Using outsiders to investigate misconduct can raise other unexpected problems. For example, an attorney who investigates a case for you that ends up in court might need to be a witness at the trial – and thus unable to also represent you. And if you want to rely on the results of your lawyer’s investigation to show that you acted in good faith, you’ll probably have to give up your right to keep your communications with your attorney confidential.

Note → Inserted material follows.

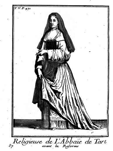 Représentation de la tenue d'une religieuse de l'abbaye de Tart avant la réforme

Investigator’s License Required

Another potential problem is that California law requires non-attorney, outside consultants who investigate workplace complaints to have an investigator’s license. Lack of a license could be used to attack the person’s credibility at trial. To confirm whether someone has a current license, call the state Department of Consumer Affairs at (916) 322-4000.

What To Do Now

Here are some general guidelines for how to deal with these issues:


  • Obtain advance authorization. It is not certain whether the courts will ultimately uphold the FTC’s conclusions. It’s also possible that Congress will amend the law to make it clear hat workplace investigations by attorneys or other outside experts are not covered. In the meantime, the conservative approach is to have all job applicants sign an authorization in advance agreeing to an investigation if they are ever accused of misconduct, says attorney Stefan Miller with the Torrance law firm of Woldt & Associates. When it comes to existing employees, however, following the FTC’s opinion could create a dilemma for employers. That’s because if there are allegations of misconduct, you must investigate – regardless of whether the employee consents. Otherwise you risk liability not only for the harassment, but also for a claim of wrongful termination by the alleged harasser. For this reason, for the time being, many employment attorneys are recommending that employers defer implementation of procedures under the credit reporting law until there is further guidance from Congress or the courts.


  • Plan to disclose results. You should always assume that your findings will become public regardless of who conducts the inquiry. Consequently, written reports should document your good faith efforts to gather the facts and the objective reasons for your decisions. Always inform a worker accused of wrongdoing that you are investigating the charges, give the person a chance to respond, and explain the basis for any disciplinary action. This will help you show that you acted in good faith and that you made an effort to comply with the spirit, if not the letter, of the credit reporting law.


  • Weigh the benefits and risks of outside help. Using an outsider to investigate is sometimes preferable despite the potential problems, according to Mary M. Roberts, a partner in the Oakland office of the law firm Crosby, Heafey, Roach and May. For example, Roberts says having an attorney look into the charges can be a good idea when your own staff lacks adequate experience or the accused person holds a high-level position in the company. And getting legal help early in the process can also reduce the likelihood that a dispute will end up in court.